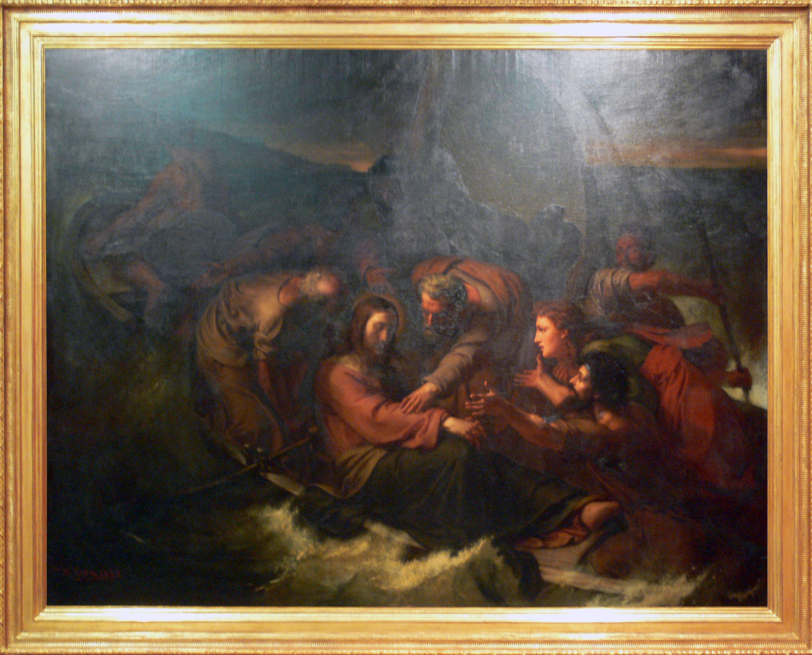 Jesus und die Jünger auf dem stürmischen Meer
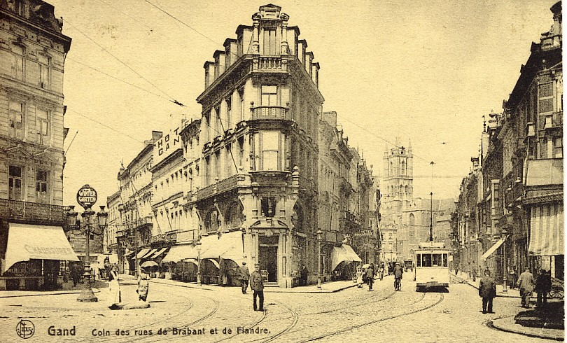 Vlaanderstraat gent begin van de eeuw
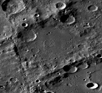 希尔德加德环形山
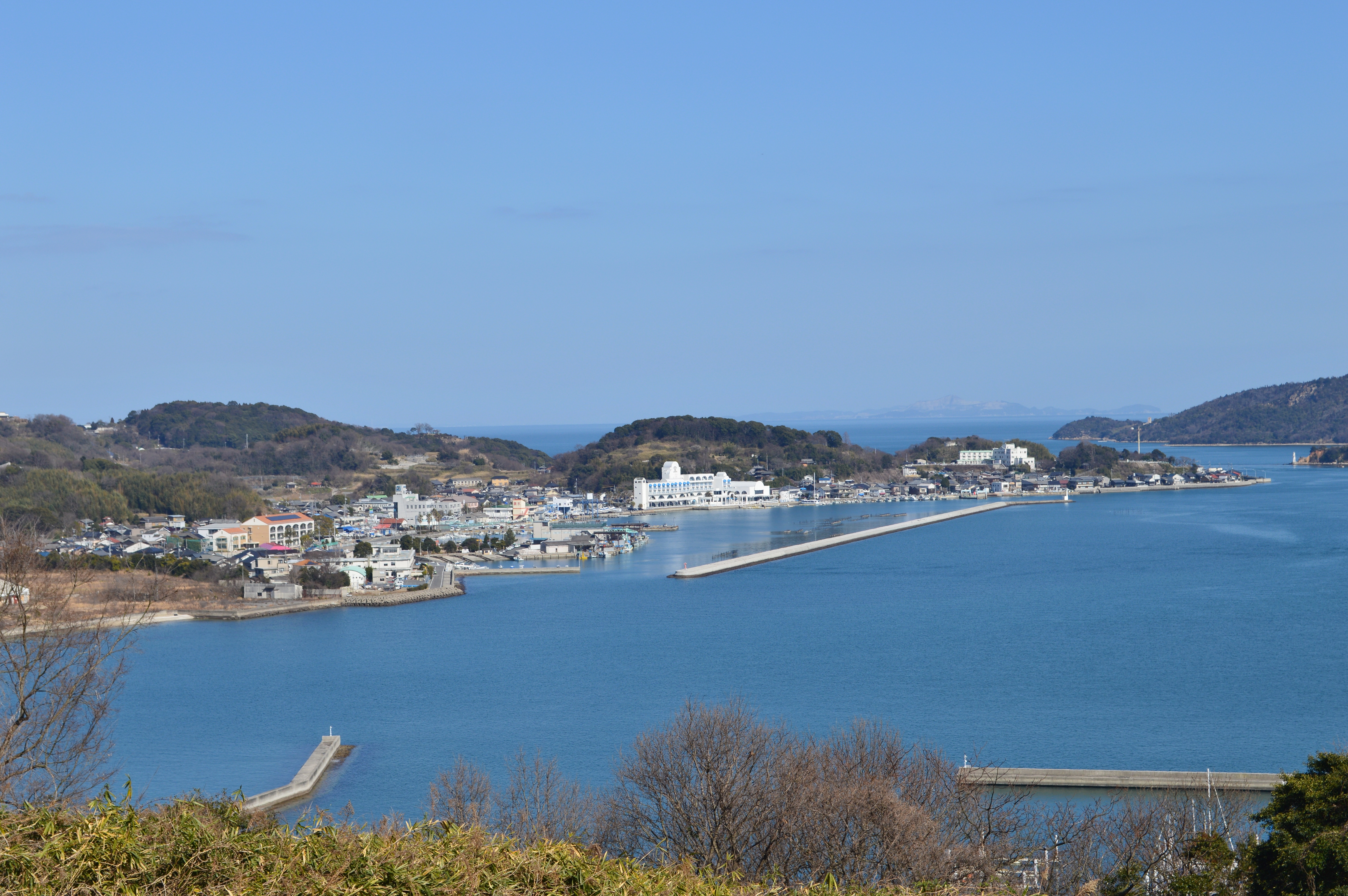 牛窓湾 (鹿歩山から望む)
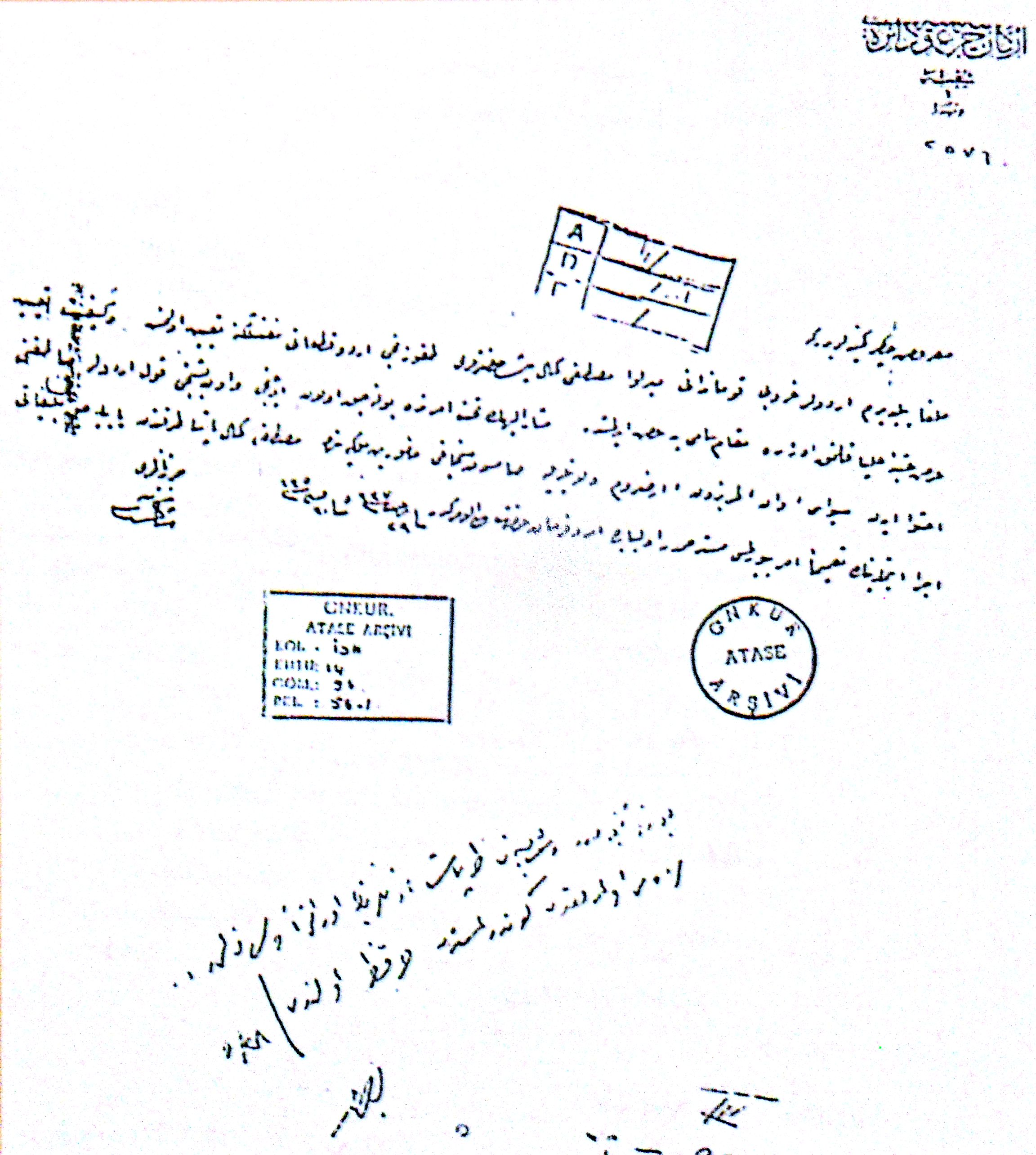 Harbiye Nezareti'nin Mustafa Kemal'in 9. Ordu Kıtaatı Müfettişliği'ne tayin yazısı.

What the task requires:
Write the entries out again word for word. Omit all pictures from them.

Response:
 Jesus und die Jünger auf dem stürmischen Meer
 Vlaanderstraat gent begin van de eeuw
 希尔德加德环形山
 牛窓湾 (鹿歩山から望む)
 Harbiye Nezareti'nin Mustafa Kemal'in 9. Ordu Kıtaatı Müfettişliği'ne tayin yazısı.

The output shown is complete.